### What you have to do
Among the records below, how many lines contain the word "Category"? The answer is a single number.

>>

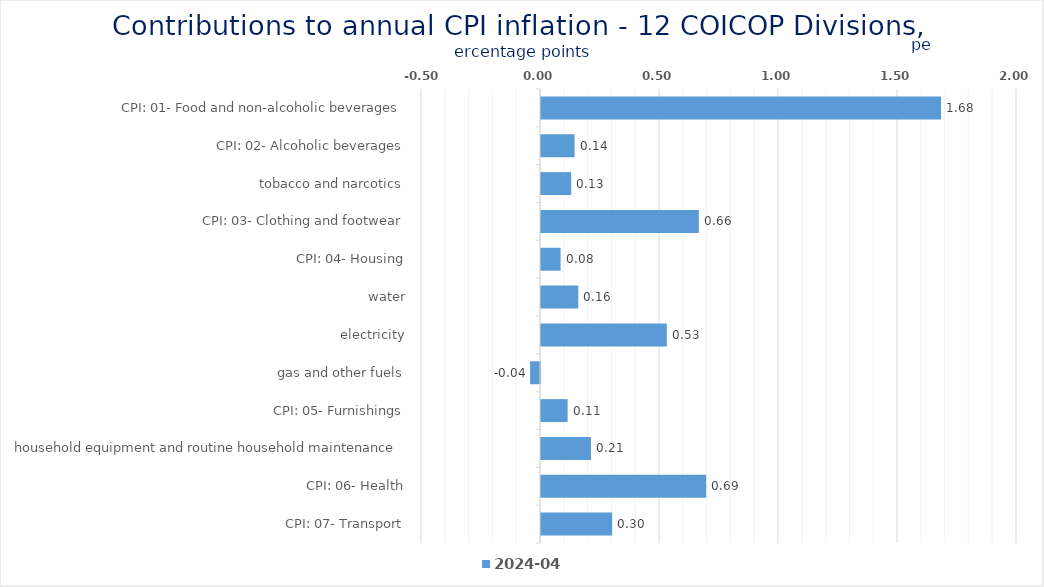
| Category | 2024-04 |
|---|---|
| CPI: 01- Food and non-alcoholic beverages | 1.681 |
| CPI: 02- Alcoholic beverages, tobacco and narcotics | 0.141 |
| CPI: 03- Clothing and footwear | 0.127 |
| CPI: 04- Housing, water, electricity, gas and other fuels | 0.663 |
| CPI: 05- Furnishings, household equipment and routine household maintenance | 0.082 |
| CPI: 06- Health | 0.157 |
| CPI: 07- Transport | 0.529 |
| CPI: 08- Communication | -0.042 |
| CPI: 09- Recreation and culture | 0.112 |
| CPI: 10- Education | 0.21 |
| CPI: 11- Restaurants and hotels | 0.694 |
| CPI: 12- Miscellaneous goods and services | 0.299 |
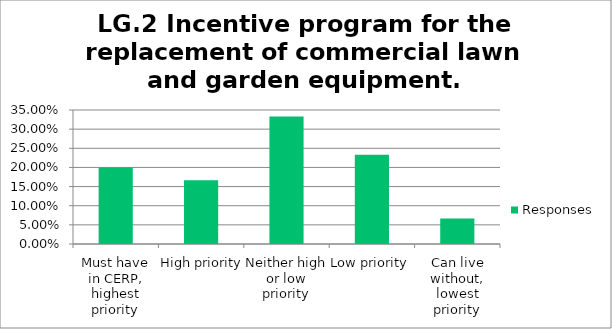
| Category | Responses |
|---|---|
| Must have in CERP, highest priority | 0.2 |
| High priority | 0.167 |
| Neither high or low priority | 0.333 |
| Low priority | 0.233 |
| Can live without, lowest priority | 0.067 |
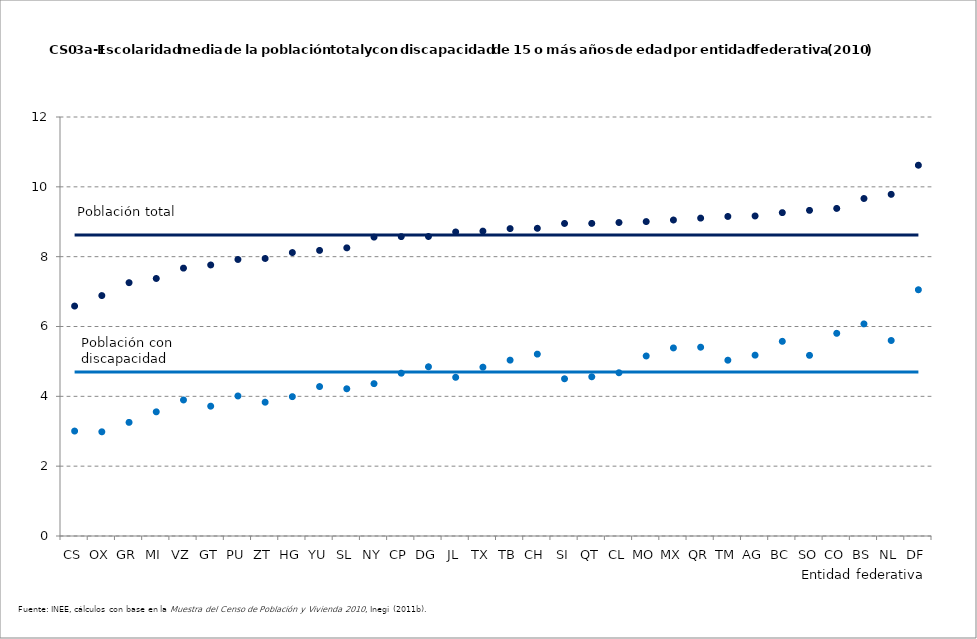
| Category | Series 0 | Series 1 | Series 2 | Series 3 |
|---|---|---|---|---|
| CS | 6.585 | 8.619 | 3.006 | 4.698 |
| OX | 6.886 | 8.619 | 2.984 | 4.698 |
| GR | 7.255 | 8.619 | 3.254 | 4.698 |
| MI | 7.376 | 8.619 | 3.556 | 4.698 |
| VZ | 7.672 | 8.619 | 3.896 | 4.698 |
| GT | 7.762 | 8.619 | 3.718 | 4.698 |
| PU | 7.919 | 8.619 | 4.01 | 4.698 |
| ZT | 7.948 | 8.619 | 3.832 | 4.698 |
| HG | 8.117 | 8.619 | 3.99 | 4.698 |
| YU | 8.18 | 8.619 | 4.28 | 4.698 |
| SL | 8.253 | 8.619 | 4.216 | 4.698 |
| NY | 8.56 | 8.619 | 4.363 | 4.698 |
| CP | 8.574 | 8.619 | 4.663 | 4.698 |
| DG | 8.578 | 8.619 | 4.846 | 4.698 |
| JL | 8.707 | 8.619 | 4.545 | 4.698 |
| TX | 8.732 | 8.619 | 4.835 | 4.698 |
| TB | 8.803 | 8.619 | 5.036 | 4.698 |
| CH | 8.813 | 8.619 | 5.209 | 4.698 |
| SI | 8.951 | 8.619 | 4.502 | 4.698 |
| QT | 8.953 | 8.619 | 4.56 | 4.698 |
| CL | 8.978 | 8.619 | 4.675 | 4.698 |
| MO | 9.004 | 8.619 | 5.156 | 4.698 |
| MX | 9.05 | 8.619 | 5.386 | 4.698 |
| QR | 9.104 | 8.619 | 5.407 | 4.698 |
| TM | 9.151 | 8.619 | 5.034 | 4.698 |
| AG | 9.166 | 8.619 | 5.179 | 4.698 |
| BC | 9.261 | 8.619 | 5.575 | 4.698 |
| SO | 9.326 | 8.619 | 5.174 | 4.698 |
| CO | 9.382 | 8.619 | 5.804 | 4.698 |
| BS | 9.666 | 8.619 | 6.074 | 4.698 |
| NL | 9.785 | 8.619 | 5.599 | 4.698 |
| DF | 10.619 | 8.619 | 7.052 | 4.698 |

<<

### Result for this task
3